Photo by Ben White on Unsplash
So here’s a mind blower: In some cases having more samples can actually reduce model performance. Don’t believe it? Neither did I! Read on to see how I demonstrate that phenomenon using a simulation study.
Some context
On a recent blog post I’ve discussed a scalable sparse linear regression model I’ve developed at work. One of it’s interesting properties is that it’s an interpolating model - meaning it has 0-training error. This is because it’s over parameterized and thus can fit the training data perfectly.
While 0-training error is usually associated with over-fiting, the model seems to perform pretty well on the test set. Reports of hugely over-parameterized models that seem to not suffer from overfiting (especially in deep learning) have been accumulating in recent years and so the literature on subject.
My own model for example performs best with no regularization at all. Intrigued by this extraordinary behavior I set out to better understand what’s going on.
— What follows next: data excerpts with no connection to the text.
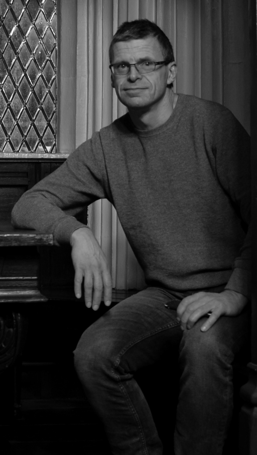 Prof. Dr. Thomas Kietzmann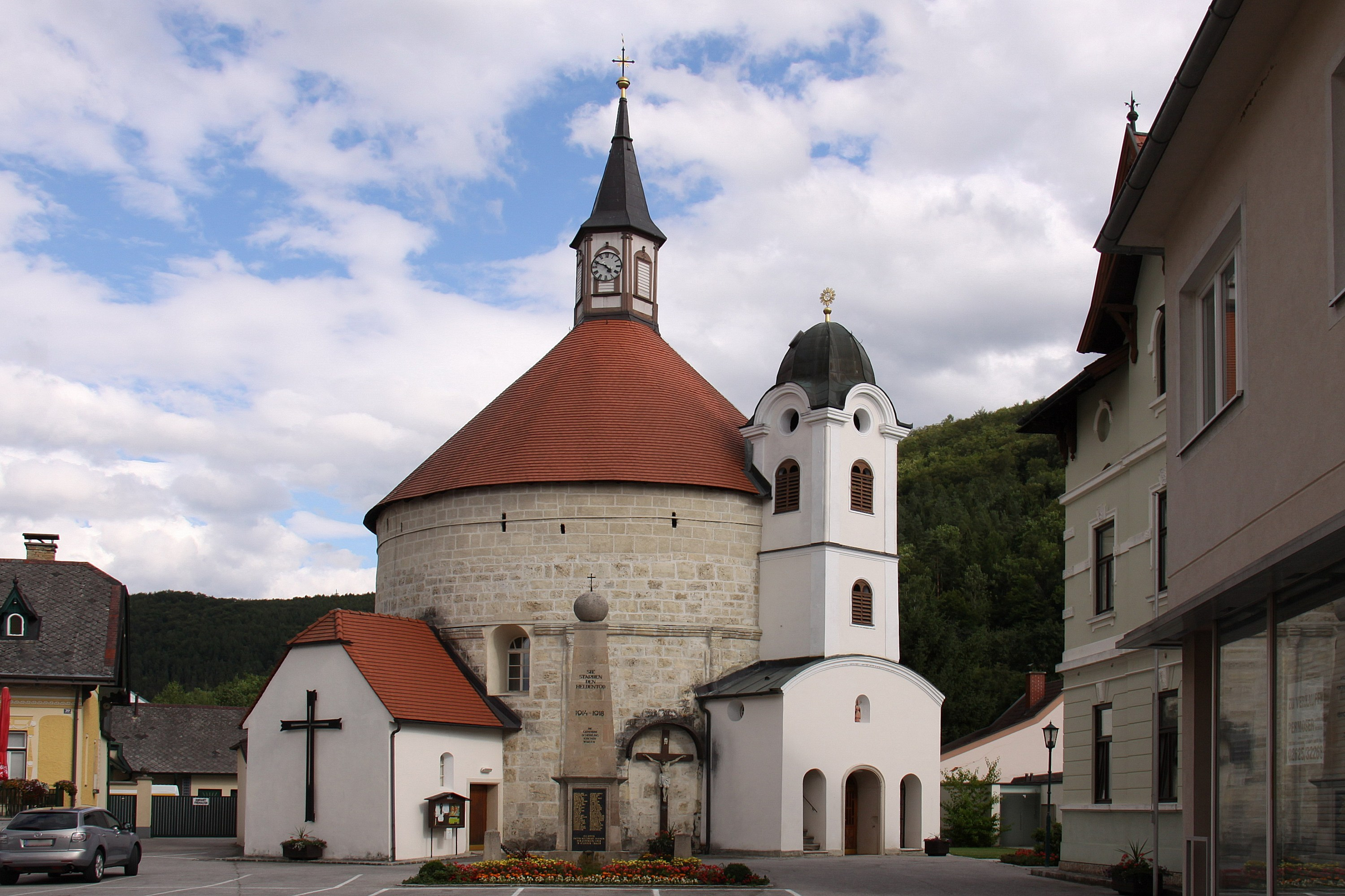 Denkmalgeschützte römisch-katholische Pfarrkirche hl. Maria Magdalena in Scheiblingkirchen-Thernberg. Object location47° 39′ 30.56″ N, 16° 08′ 08.23″ E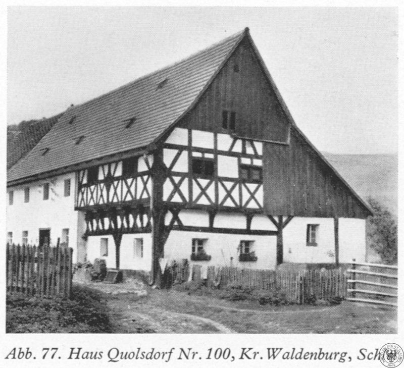 Dom przyslupowy w Chwaliszowie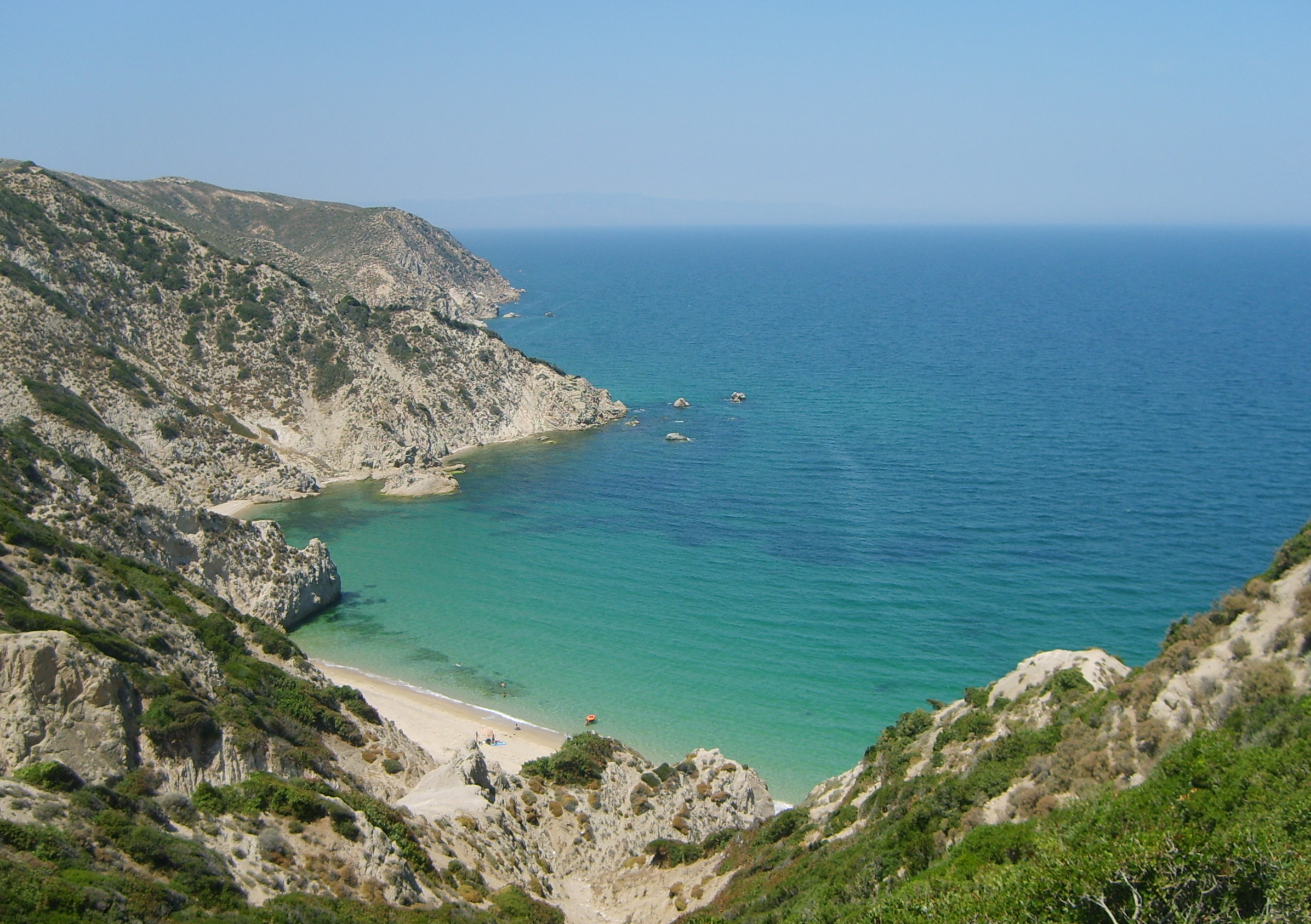 Karabiga, Biga, Çanakkale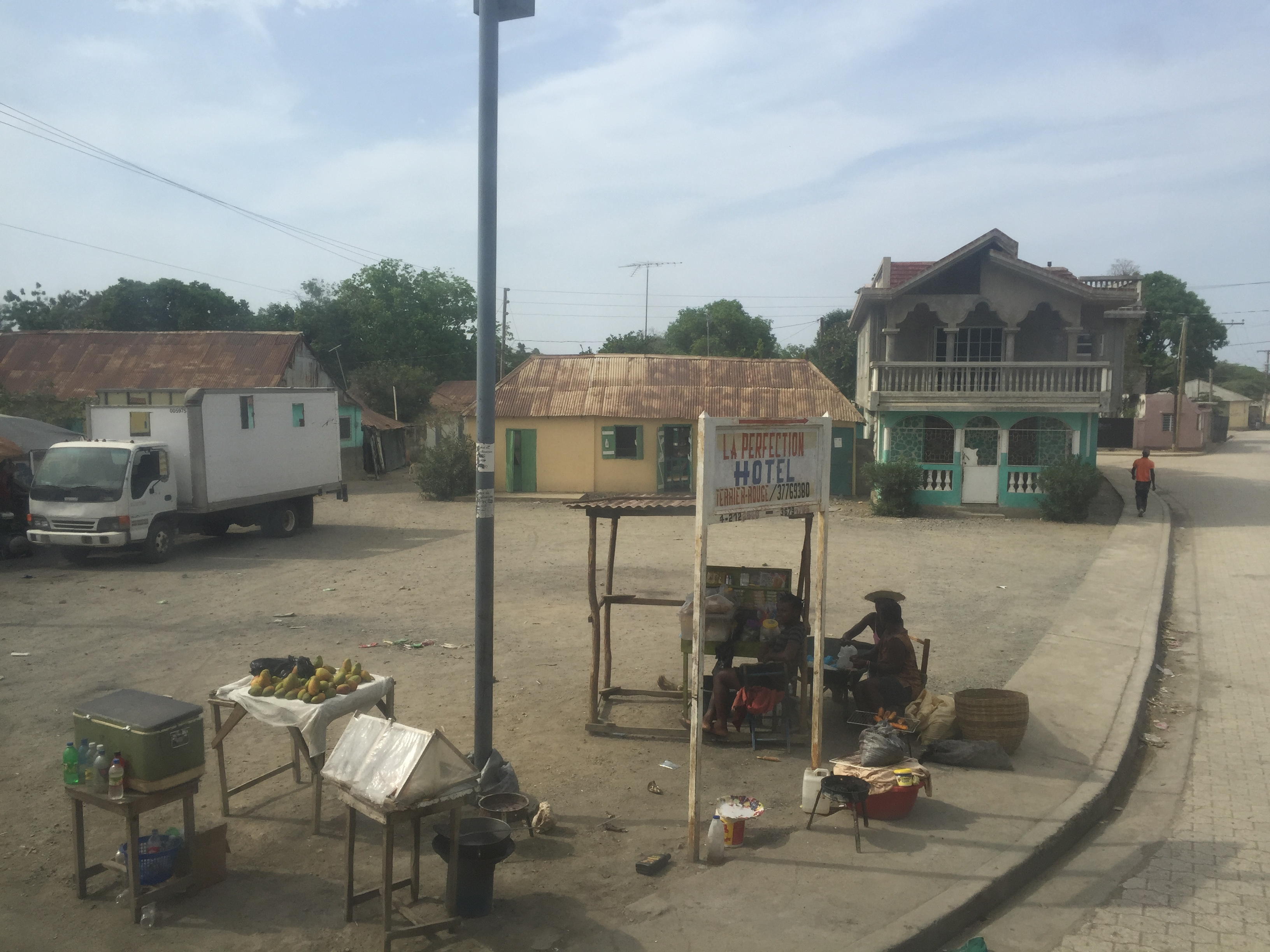 Terrier-Rouge, Haiti

I got a good intro to the subject in this Medium post.
Since Artificial neural networks are very complex algorithms it’s a good idea to study the subject and build intuition in a simpler setting. This is done in the great paper “More Data Can Hurt for Linear Regression: Sample-wise Double Descent” by Preetum Nakkiran.
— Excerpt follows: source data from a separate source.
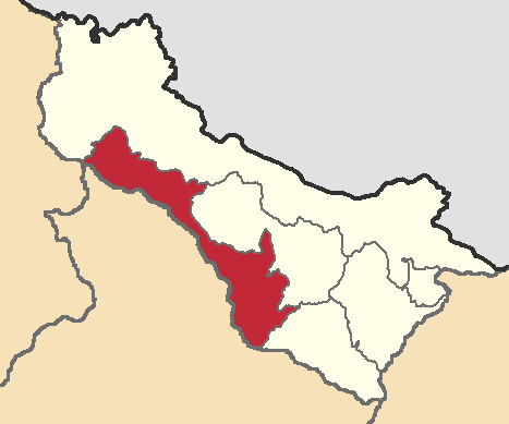 Mapa localizacor del cantón Bolívar, Carchi, Ecuador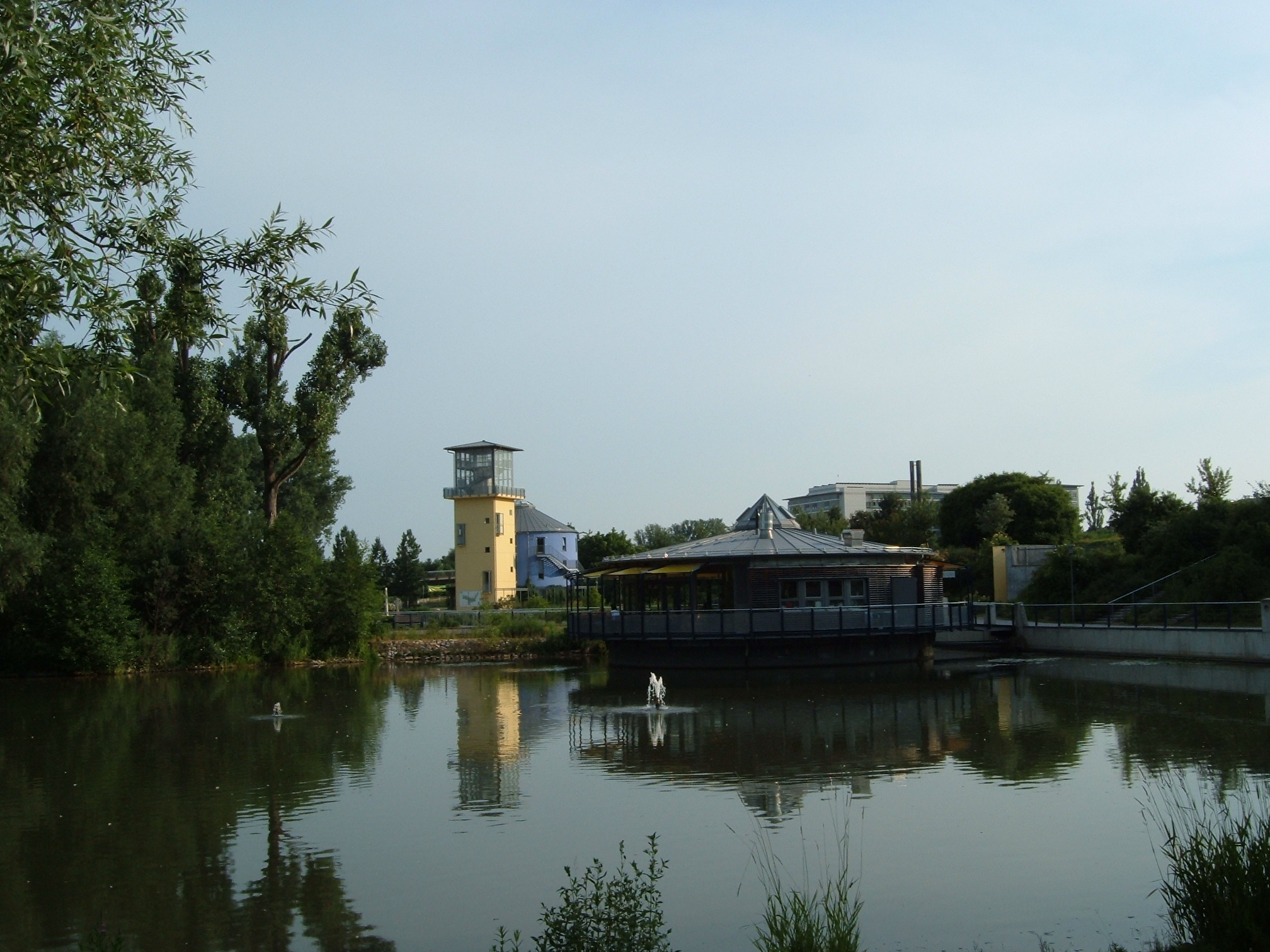 LGS-Park in Neumarkt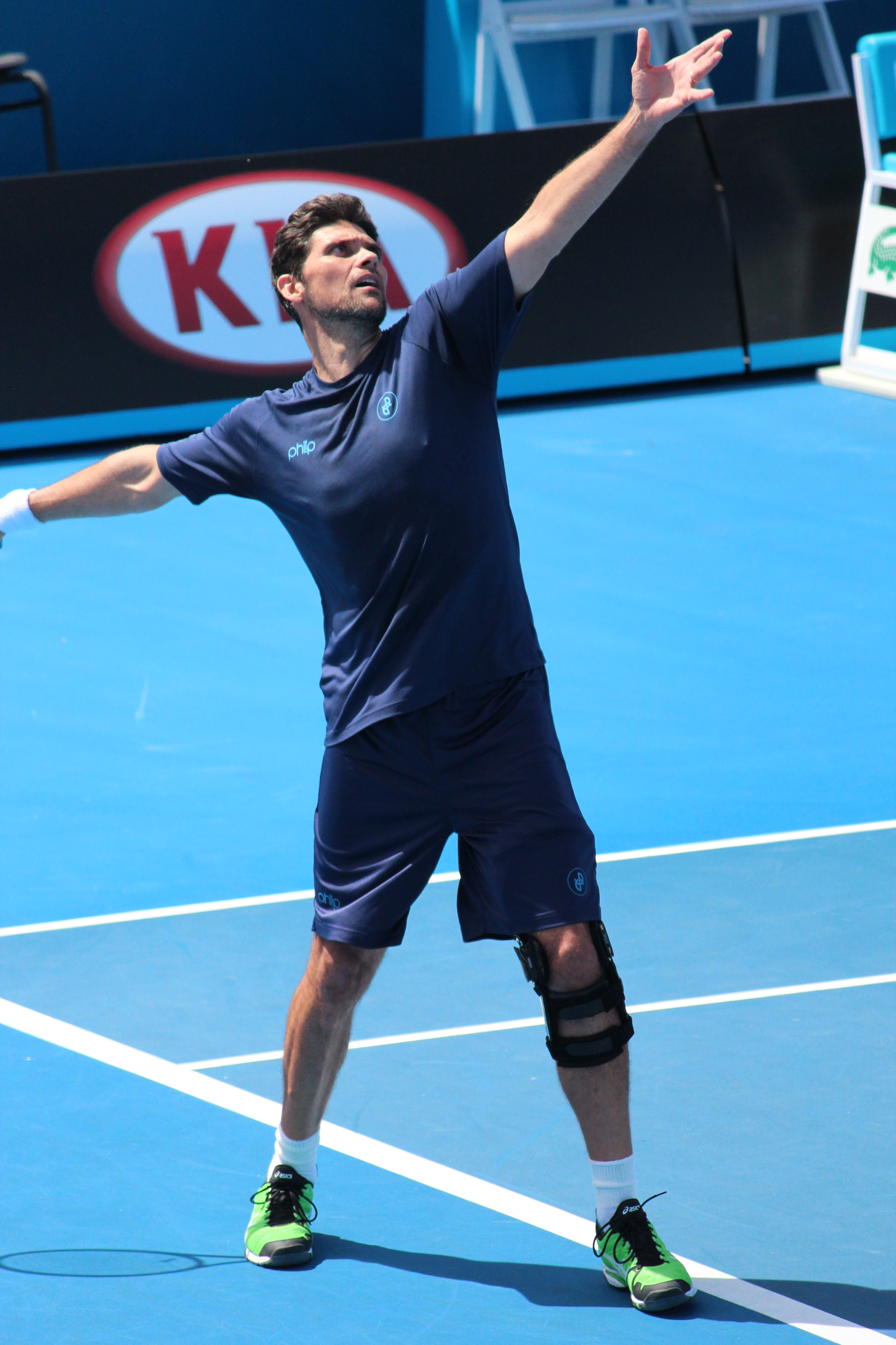 Mark Philippoussis

I’ll briefly summarize the problem setup: Let’s assume we have data that is generated from a linear model with 1000 covariates (without intercept). For every sample size \(n\) we fit a linear regression and measure the MSE on a hold out test set.
In cases where \(n \geq 1000\) we fit a regular regression model. In cases where \(n<1000\) we have \(p>n\) and there’s no closed form solution since the inverse of the design matrix does not exist.
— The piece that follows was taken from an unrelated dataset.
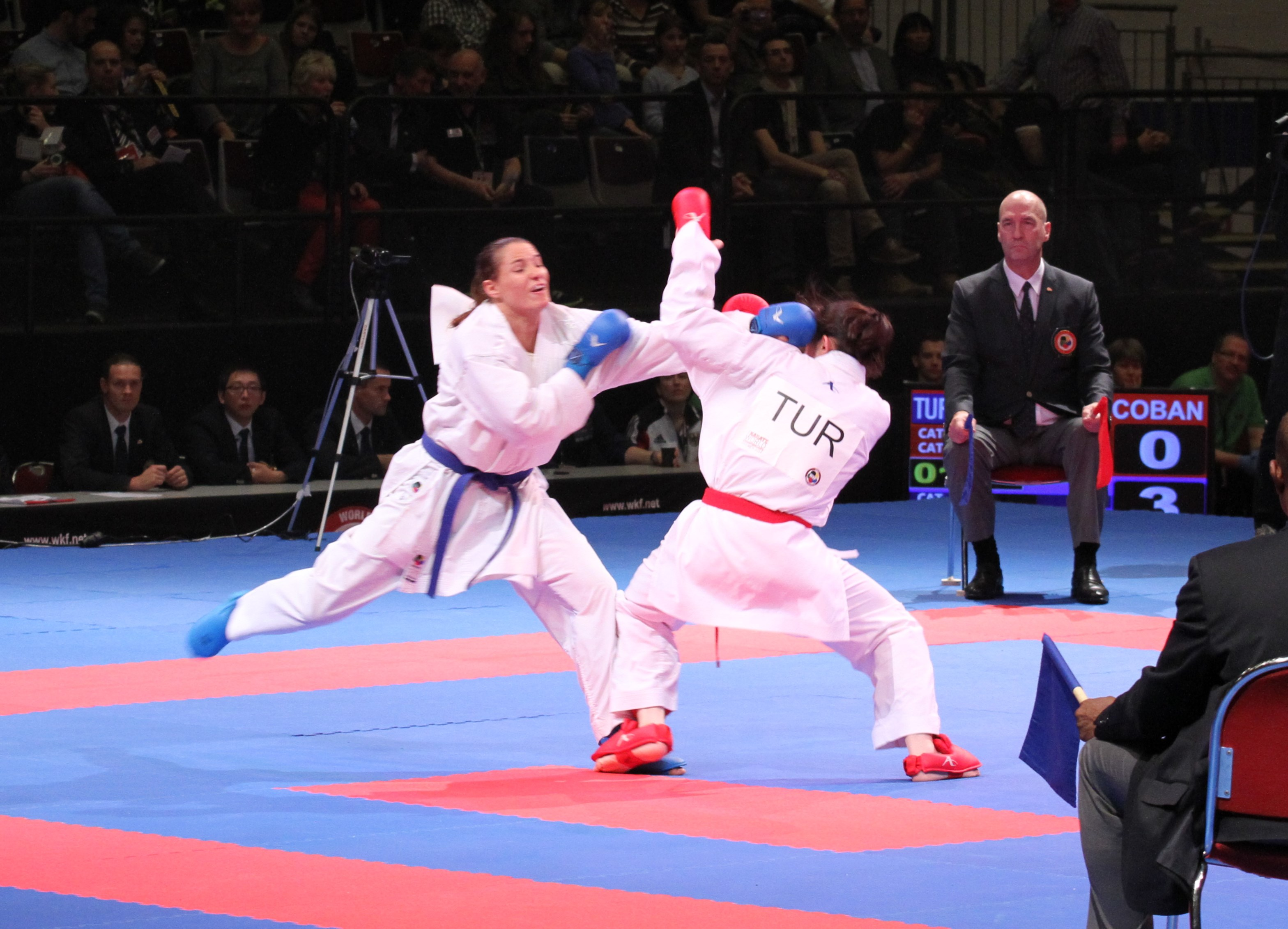 Alisa Buchinger, Karateka 3. Platz Karate Weltmeisterschaft 2014

The equation \(Y=X\beta\) has infinite solutions in this case. Of those solutions, the solution which minimizes the coefficient L2 norm \(||\beta||_2^2\) has the lowest variance and thus should have the best performance on the test set (more on that in Nakkiran’s paper). We can find the minimum norm L2 solution using the Moore-Penrose generalized inverse of a matrix X implemented in the MASS package.
Below we can see the simulation results from the paper: we can see that somewhere around Num. Samples = 900 the test error actually blows up as the number of samples increases towards 1000:
I found that result a bit hard to believe! Worried this may be another case of replication crisis I decided I had to see that for myself. Hence in this post I’ll reproduce the paper results.
Results reproduction
First we setup the simulation parameters:
beta <- runif(1000) # real coefficients
beta <- beta/sqrt(sum(beta^2)) ## convert to a unit vector
M <- 50 ## number of simulations
N <- c(2, seq(100, 800, 100), seq(900, 990, 10), seq(991,1000,1),
seq(1001, 1009, 1), seq(1010, 1100, 10), seq(1200, 2000, 100)) ## number of observations
test_MSE <- matrix(nrow = length(N), ncol = M)
Below we perform the actual simulation:
for (i in 1:length(N)){
for (m in 1:M){
print(paste0("n=", N[i], ", m=", m))
# generate traininng data
X <- replicate(1000, rnorm(N[i]))
e <- rnorm(N[i], sd = 0.1)
y <- X %*% beta + e
if (N[i] < 1000){
beta_hat <- ginv(X) %*% y # Moore-penrose generalized matrix inverse
} else {
dat <- as.data.frame(cbind(y, X))
names(dat)[1] <- "y"
lm_model <- lm(y ~ .-1, data = dat) # regular fit
beta_hat <- matrix(lm_model$coefficients, ncol = 1)
}
# generate test set
X_test <- replicate(1000, rnorm(10000))
e_test <- rnorm(10000, sd = 0.1)
y_test <- X_test %*% beta + e_test
# measure model accuracy
preds_test <- X_test %*% beta_hat
test_MSE[i, m] <- sqrt(mean((y_test - preds_test)^2))
}
}
Let’s plot the results:
matplot(N, test_MSE, type = "p", pch = ".", ylim = c(0,5),
xaxt = "n", xlim = c(0,2000), ylab = "Test MSE", xlab = "Num. Samples")
axis(1, at = seq(0,2000,250))
lines(N, apply(test_MSE, 1, mean), col = "red")
Amazingly enough - we got the exact same results!